--- START ---

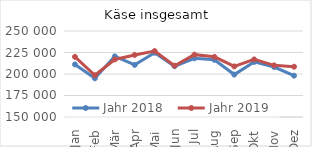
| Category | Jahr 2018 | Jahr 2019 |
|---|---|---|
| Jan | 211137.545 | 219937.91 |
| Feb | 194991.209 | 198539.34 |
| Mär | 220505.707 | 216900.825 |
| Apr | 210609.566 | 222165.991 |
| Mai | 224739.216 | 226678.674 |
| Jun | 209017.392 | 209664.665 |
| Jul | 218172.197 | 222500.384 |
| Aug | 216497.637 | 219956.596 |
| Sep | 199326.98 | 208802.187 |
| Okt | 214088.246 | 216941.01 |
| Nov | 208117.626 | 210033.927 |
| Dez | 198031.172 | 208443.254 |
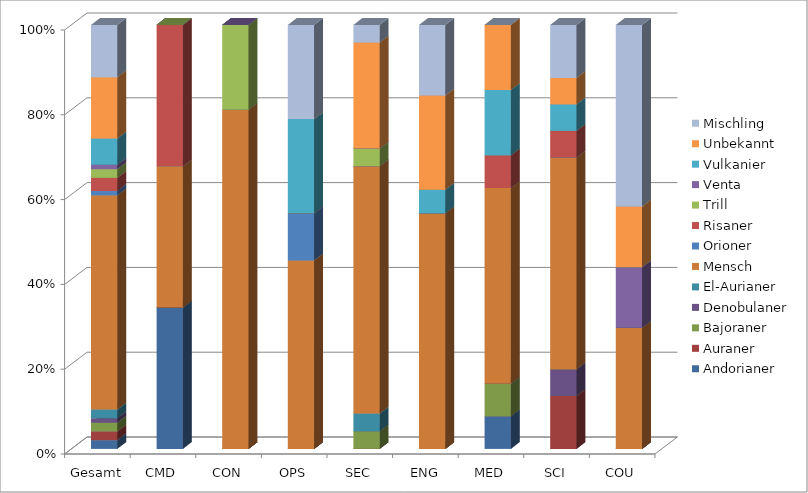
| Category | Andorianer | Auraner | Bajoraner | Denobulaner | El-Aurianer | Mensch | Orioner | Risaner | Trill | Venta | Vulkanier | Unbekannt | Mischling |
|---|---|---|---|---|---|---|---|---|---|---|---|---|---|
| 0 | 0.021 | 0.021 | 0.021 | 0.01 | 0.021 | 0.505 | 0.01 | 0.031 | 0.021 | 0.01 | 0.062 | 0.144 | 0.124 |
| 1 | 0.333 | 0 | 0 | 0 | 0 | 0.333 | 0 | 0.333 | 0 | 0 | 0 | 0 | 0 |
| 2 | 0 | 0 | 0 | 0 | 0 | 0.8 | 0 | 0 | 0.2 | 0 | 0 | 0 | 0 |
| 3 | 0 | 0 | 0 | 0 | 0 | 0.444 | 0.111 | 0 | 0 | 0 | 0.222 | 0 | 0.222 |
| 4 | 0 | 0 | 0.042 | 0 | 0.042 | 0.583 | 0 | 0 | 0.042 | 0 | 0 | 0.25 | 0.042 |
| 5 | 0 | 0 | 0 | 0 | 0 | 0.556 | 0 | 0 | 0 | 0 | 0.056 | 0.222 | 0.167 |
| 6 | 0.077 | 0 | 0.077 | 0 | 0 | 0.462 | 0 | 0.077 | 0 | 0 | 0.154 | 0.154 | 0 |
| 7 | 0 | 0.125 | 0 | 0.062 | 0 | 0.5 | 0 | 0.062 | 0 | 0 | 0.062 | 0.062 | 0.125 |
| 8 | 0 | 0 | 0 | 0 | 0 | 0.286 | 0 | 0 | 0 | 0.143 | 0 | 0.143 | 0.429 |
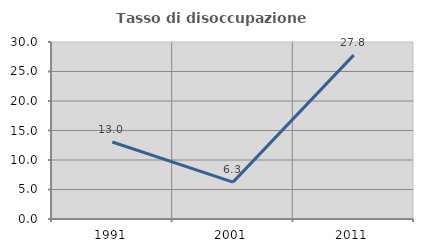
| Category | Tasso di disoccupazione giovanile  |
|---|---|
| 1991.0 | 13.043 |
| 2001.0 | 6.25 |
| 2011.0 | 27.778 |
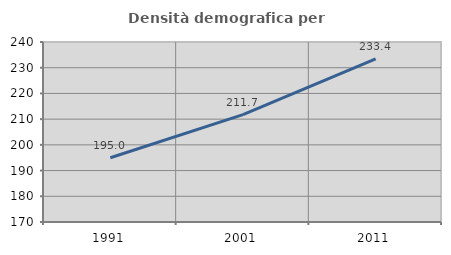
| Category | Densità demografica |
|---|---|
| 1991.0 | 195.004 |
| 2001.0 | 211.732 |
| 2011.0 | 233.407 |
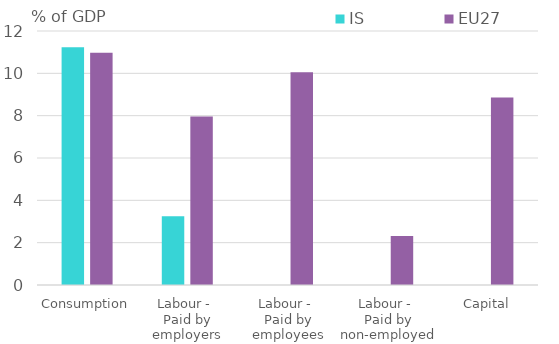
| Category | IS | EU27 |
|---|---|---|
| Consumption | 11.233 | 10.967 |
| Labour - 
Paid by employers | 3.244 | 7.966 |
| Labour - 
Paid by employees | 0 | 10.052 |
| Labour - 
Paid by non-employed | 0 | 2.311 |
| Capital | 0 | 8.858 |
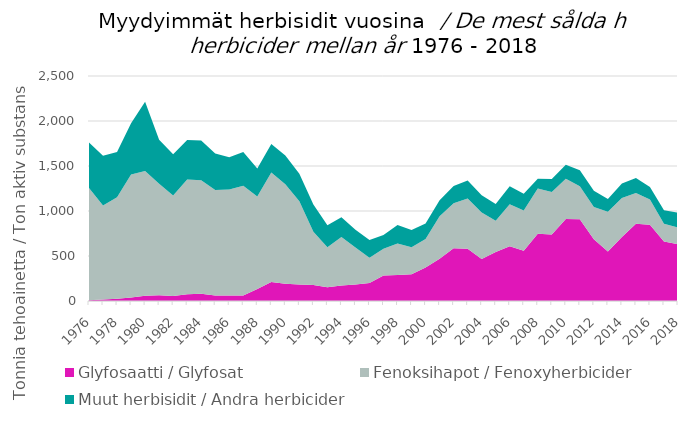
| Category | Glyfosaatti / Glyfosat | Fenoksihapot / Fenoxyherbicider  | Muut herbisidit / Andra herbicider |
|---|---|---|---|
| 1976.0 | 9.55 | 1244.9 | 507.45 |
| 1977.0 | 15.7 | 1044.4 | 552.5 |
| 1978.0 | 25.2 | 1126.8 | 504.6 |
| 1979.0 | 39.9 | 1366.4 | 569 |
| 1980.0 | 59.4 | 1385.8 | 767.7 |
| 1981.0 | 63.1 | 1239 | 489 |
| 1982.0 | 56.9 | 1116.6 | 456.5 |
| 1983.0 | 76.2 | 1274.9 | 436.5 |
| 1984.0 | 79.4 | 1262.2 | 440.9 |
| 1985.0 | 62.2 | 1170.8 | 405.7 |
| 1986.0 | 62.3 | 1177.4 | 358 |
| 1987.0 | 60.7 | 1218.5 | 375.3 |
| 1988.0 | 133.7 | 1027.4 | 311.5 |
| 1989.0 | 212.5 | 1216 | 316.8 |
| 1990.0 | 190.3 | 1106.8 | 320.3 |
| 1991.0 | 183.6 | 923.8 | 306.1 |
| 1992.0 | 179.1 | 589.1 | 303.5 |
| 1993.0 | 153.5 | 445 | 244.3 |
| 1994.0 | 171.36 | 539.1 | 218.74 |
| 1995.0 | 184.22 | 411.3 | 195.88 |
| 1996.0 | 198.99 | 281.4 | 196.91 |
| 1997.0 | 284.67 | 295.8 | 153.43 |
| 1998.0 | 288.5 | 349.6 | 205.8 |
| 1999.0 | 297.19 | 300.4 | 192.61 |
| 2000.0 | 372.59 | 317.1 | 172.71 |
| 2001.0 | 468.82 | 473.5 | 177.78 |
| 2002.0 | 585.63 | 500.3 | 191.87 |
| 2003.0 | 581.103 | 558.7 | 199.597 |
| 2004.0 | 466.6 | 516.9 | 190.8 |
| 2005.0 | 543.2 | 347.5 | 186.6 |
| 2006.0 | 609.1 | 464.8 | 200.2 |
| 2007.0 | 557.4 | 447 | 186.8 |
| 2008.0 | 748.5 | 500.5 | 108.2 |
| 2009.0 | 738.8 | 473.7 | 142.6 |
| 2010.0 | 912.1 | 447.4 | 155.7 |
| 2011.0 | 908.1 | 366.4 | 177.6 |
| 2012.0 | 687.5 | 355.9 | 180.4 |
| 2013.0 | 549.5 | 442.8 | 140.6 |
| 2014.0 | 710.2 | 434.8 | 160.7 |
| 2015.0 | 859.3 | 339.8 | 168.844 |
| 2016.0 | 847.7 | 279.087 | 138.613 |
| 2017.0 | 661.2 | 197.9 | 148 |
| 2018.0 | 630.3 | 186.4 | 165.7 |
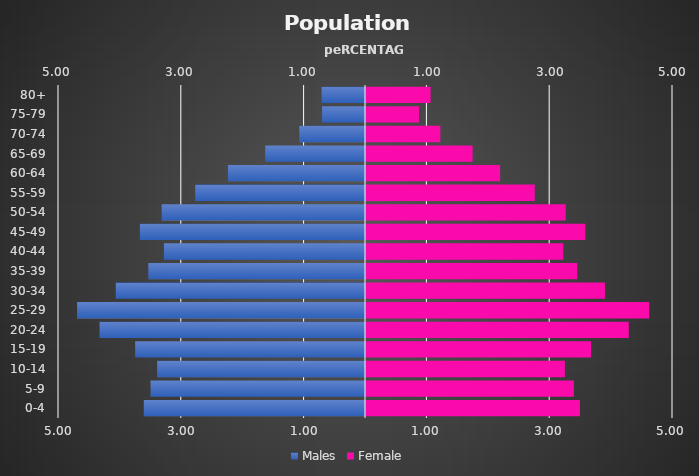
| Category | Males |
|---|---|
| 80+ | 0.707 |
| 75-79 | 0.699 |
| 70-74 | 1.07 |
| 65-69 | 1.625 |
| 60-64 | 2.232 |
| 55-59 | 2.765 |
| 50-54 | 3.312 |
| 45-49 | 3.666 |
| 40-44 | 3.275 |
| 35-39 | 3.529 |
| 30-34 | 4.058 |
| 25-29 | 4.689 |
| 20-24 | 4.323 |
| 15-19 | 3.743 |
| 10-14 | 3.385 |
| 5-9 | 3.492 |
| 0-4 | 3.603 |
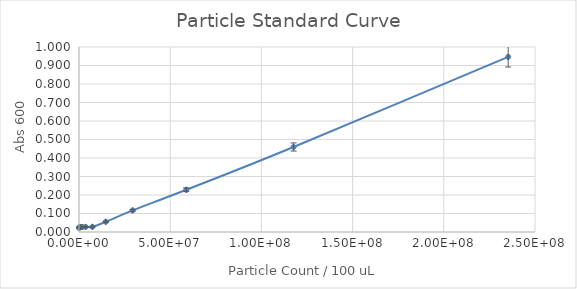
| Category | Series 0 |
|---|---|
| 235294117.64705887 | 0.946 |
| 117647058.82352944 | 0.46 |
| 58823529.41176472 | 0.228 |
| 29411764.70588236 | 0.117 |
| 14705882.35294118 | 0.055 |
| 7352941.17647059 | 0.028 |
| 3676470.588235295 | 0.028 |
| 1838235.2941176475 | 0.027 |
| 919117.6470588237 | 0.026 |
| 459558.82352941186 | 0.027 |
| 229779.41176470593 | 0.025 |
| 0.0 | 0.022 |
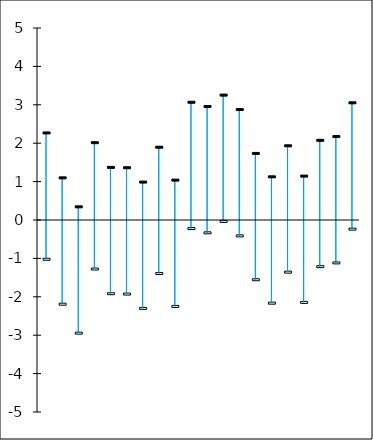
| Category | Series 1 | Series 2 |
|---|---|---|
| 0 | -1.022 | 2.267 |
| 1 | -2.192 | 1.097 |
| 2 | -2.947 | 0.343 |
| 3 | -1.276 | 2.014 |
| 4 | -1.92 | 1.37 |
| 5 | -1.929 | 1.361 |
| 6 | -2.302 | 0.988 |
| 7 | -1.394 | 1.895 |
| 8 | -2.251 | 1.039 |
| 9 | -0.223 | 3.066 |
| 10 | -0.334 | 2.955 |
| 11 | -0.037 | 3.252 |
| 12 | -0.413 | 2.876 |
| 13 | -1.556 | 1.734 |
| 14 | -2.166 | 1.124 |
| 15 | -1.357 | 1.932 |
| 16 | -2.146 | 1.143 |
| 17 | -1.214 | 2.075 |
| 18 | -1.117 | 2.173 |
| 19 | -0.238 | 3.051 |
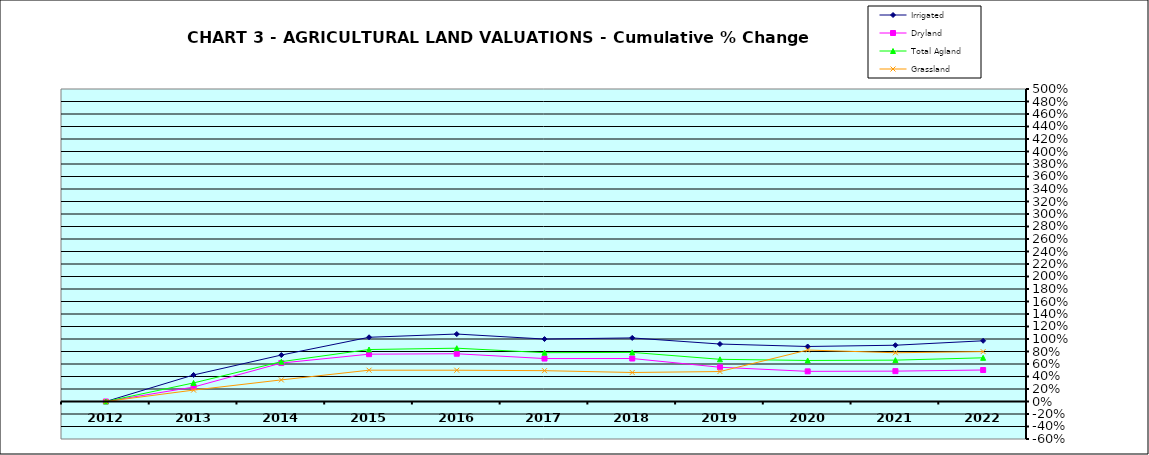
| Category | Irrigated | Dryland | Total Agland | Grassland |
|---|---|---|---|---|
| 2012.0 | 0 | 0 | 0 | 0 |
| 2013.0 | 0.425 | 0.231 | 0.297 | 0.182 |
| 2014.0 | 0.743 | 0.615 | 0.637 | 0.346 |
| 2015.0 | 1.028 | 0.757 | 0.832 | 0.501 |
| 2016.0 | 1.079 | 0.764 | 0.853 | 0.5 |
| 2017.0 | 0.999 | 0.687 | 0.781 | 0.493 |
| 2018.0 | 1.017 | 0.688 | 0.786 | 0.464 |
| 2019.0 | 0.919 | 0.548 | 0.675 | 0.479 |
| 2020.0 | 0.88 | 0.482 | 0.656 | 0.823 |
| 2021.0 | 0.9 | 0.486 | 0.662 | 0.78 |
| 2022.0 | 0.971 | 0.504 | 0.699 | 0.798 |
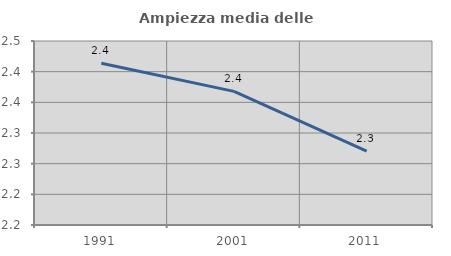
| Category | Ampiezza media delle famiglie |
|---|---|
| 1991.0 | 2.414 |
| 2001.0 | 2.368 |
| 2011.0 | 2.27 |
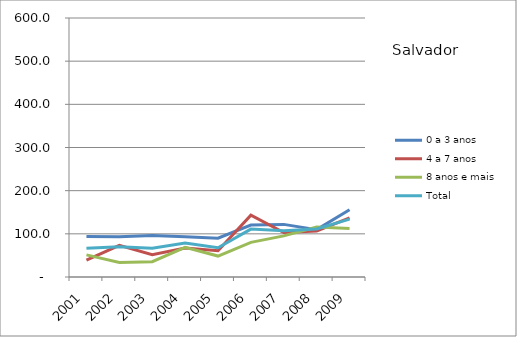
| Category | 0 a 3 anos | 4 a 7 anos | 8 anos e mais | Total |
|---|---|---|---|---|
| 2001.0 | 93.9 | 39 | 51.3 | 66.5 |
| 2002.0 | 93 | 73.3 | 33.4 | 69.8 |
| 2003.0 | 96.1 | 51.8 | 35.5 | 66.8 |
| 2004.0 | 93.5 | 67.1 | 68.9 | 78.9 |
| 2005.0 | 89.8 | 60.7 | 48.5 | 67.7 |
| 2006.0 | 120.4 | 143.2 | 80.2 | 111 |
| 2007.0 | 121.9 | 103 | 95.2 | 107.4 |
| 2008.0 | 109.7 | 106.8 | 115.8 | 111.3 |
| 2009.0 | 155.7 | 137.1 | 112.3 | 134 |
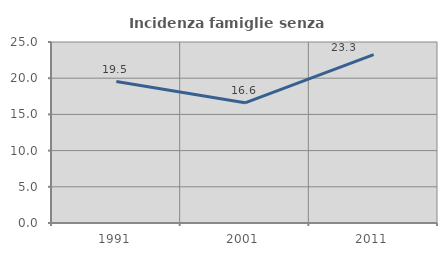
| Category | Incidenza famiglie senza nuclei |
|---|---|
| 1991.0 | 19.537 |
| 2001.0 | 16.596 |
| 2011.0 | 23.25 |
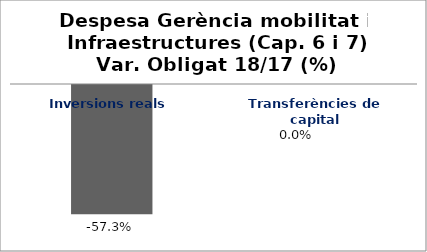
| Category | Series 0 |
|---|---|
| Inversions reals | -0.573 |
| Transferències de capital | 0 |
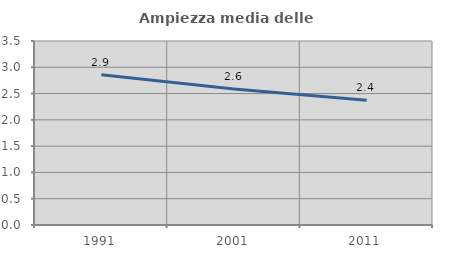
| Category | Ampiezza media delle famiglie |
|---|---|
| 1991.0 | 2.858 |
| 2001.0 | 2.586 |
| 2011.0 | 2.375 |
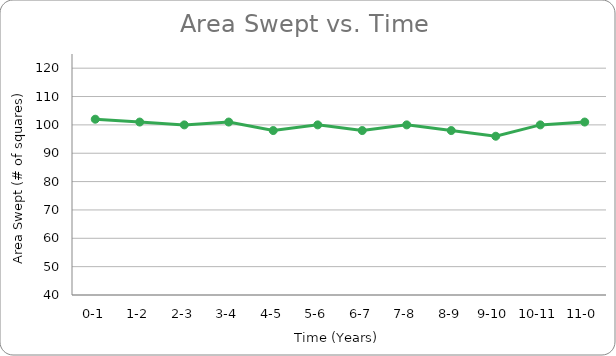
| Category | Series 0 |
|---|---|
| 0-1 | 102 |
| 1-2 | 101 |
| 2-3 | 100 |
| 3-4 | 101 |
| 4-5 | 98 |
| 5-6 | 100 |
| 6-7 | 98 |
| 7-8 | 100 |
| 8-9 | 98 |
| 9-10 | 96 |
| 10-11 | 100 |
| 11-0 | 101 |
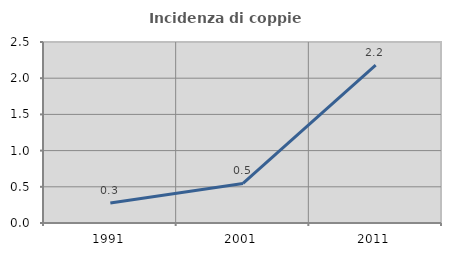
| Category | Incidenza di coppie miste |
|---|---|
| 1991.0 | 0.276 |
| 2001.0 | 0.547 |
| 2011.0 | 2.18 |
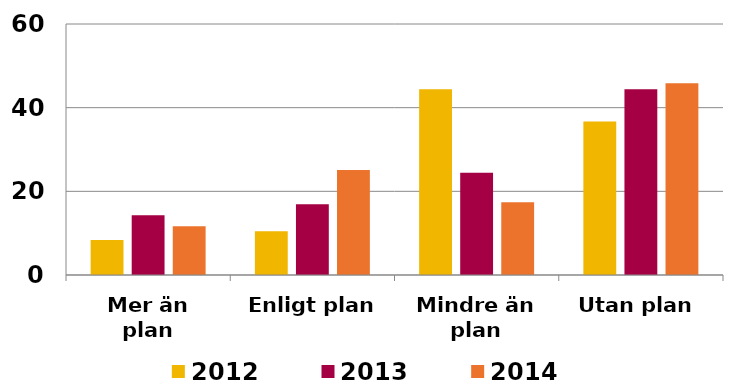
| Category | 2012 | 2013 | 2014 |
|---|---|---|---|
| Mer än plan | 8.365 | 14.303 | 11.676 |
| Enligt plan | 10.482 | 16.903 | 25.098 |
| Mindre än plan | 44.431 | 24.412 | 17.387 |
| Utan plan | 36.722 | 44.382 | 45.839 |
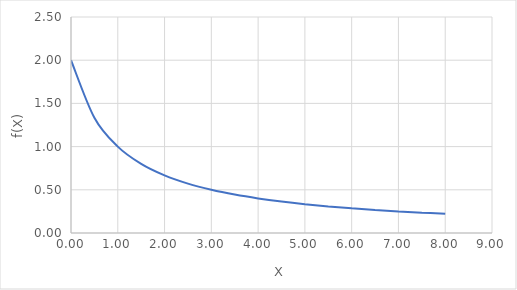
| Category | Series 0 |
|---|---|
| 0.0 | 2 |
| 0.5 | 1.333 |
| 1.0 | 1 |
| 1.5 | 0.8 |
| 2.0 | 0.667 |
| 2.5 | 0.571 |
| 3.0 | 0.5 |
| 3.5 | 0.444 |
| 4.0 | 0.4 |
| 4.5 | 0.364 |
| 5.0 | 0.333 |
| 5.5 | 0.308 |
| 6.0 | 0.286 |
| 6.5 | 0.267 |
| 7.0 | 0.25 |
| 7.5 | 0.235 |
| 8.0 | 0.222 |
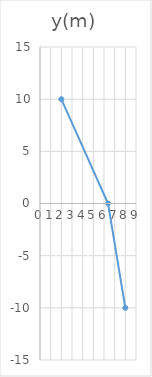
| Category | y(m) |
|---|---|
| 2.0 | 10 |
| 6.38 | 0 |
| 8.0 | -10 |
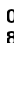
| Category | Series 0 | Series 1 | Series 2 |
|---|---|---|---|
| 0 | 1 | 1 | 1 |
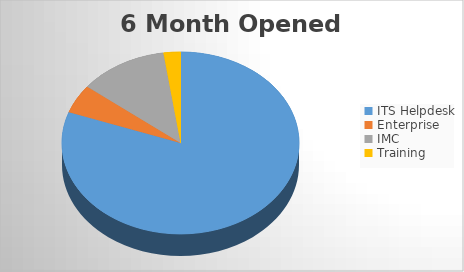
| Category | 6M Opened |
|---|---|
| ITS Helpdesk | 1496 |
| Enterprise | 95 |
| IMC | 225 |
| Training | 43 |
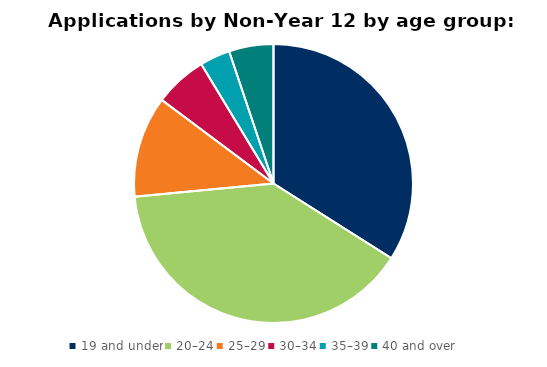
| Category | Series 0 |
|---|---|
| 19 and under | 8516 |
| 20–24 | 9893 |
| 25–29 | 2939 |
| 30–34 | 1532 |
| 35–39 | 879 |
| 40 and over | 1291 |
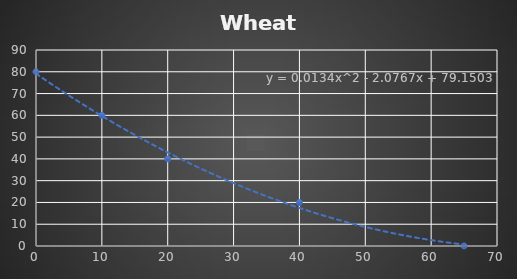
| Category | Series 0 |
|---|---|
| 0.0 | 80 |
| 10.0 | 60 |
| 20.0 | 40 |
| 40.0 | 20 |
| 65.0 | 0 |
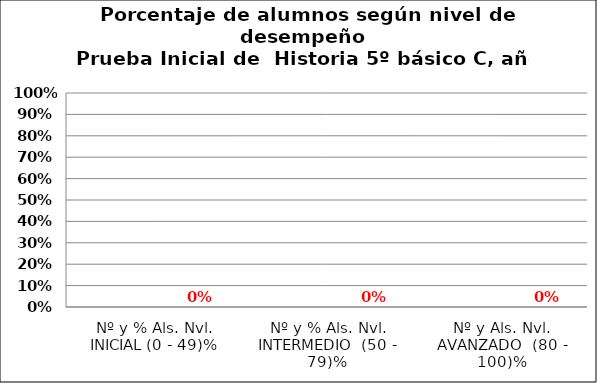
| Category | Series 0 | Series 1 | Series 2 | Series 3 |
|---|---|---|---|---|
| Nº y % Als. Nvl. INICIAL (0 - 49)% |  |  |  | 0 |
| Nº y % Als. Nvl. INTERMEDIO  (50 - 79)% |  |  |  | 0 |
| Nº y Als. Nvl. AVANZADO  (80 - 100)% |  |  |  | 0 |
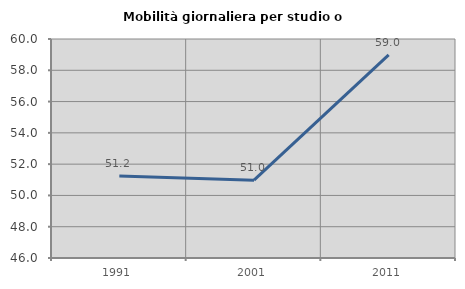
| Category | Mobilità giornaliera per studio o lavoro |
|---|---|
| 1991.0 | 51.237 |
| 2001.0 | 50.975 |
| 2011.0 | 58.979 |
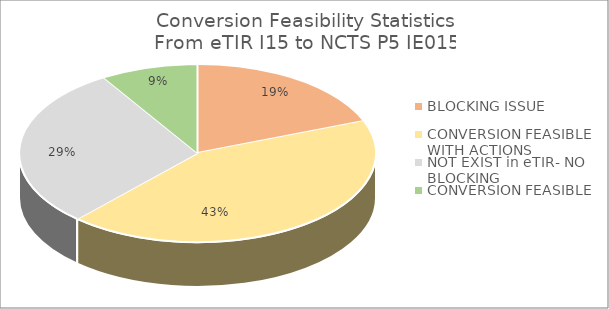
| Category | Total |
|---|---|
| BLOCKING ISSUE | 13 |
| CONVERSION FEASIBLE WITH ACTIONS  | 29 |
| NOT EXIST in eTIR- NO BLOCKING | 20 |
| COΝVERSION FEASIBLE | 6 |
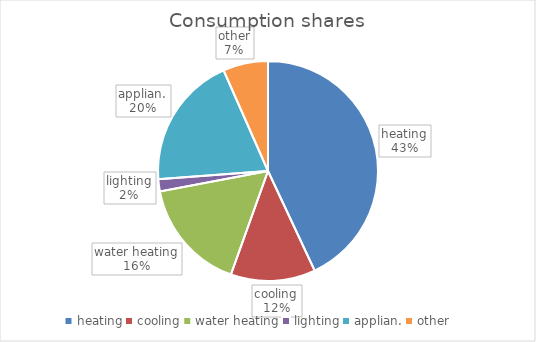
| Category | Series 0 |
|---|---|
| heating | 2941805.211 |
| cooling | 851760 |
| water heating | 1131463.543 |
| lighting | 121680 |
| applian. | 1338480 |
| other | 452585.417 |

--- END ---

=== EXERCISE INSTRUCTIONS ===
Above, find the line holding "16.903 | 25.098 |" and the line holding "7.5 | 0.235 |". Print exactly those two lines and every line between them, but no pictures.

=== RESPONSE TO THIS EXERCISE ===
| Enligt plan | 10.482 | 16.903 | 25.098 |
| Mindre än plan | 44.431 | 24.412 | 17.387 |
| Utan plan | 36.722 | 44.382 | 45.839 |
| Category | Series 0 |
|---|---|
| 0.0 | 2 |
| 0.5 | 1.333 |
| 1.0 | 1 |
| 1.5 | 0.8 |
| 2.0 | 0.667 |
| 2.5 | 0.571 |
| 3.0 | 0.5 |
| 3.5 | 0.444 |
| 4.0 | 0.4 |
| 4.5 | 0.364 |
| 5.0 | 0.333 |
| 5.5 | 0.308 |
| 6.0 | 0.286 |
| 6.5 | 0.267 |
| 7.0 | 0.25 |
| 7.5 | 0.235 |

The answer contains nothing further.